Exercise data
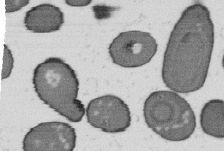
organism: B. subtilis
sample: Bacterial spore
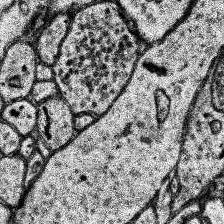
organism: Human
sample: Temporal Lobe
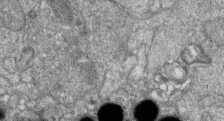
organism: Zebrafish
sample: Cilia; retinal pigment epithelium
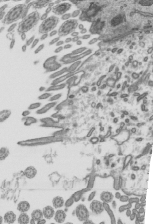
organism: Mouse
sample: Mouse epididymis efferent ductule cilia
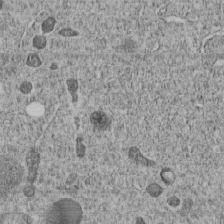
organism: C. elegans
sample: C. elegans embryo early stage
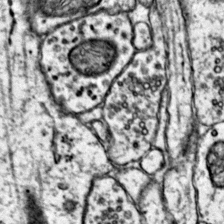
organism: Mouse
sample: Primary visual cortex
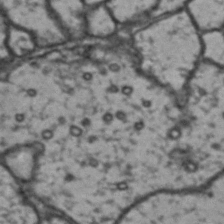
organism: Drosophila
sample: Brain
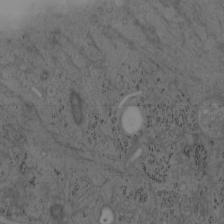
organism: Mouse
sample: OT-I killer T cells with ID8 ovarian cancer cells
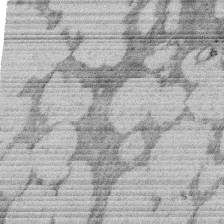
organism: Rat
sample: Salivary granule
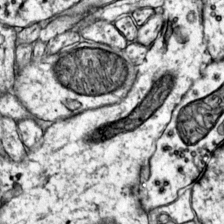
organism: Mouse
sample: Primary visual cortex
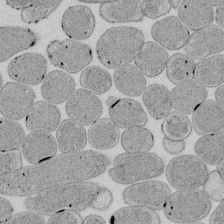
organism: E. coli
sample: Bacterial nucleoid
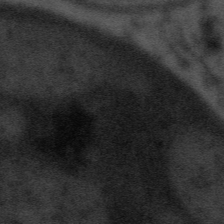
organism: Tuwongella immobilis
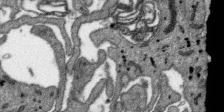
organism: Human
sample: Lung epithelial cells, uninfected (mock) control
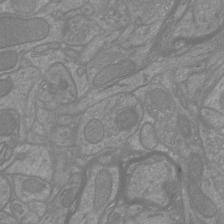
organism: Mouse
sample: Cortical neurons
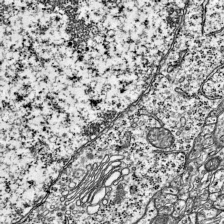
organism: Mouse
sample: Visual Cortex
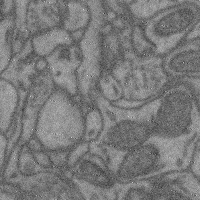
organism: Mouse
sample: Cerebral cortex
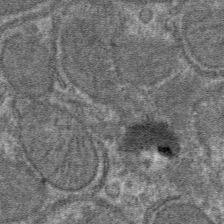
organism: Mouse
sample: Mouse hepatocytes
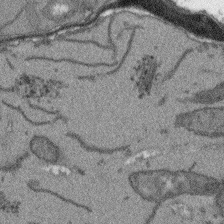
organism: Arabidopsis thaliana
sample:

Directions
The required output is the lines from the one containing "sample: Lung epithelial" through the end of the records above, reproduced exactly, with no pictures.

Solved problem
sample: Lung epithelial cells, uninfected (mock) control
organism: Mouse
sample: Cortical neurons
organism: Mouse
sample: Visual Cortex
organism: Mouse
sample: Cerebral cortex
organism: Mouse
sample: Mouse hepatocytes
organism: Arabidopsis thaliana
sample:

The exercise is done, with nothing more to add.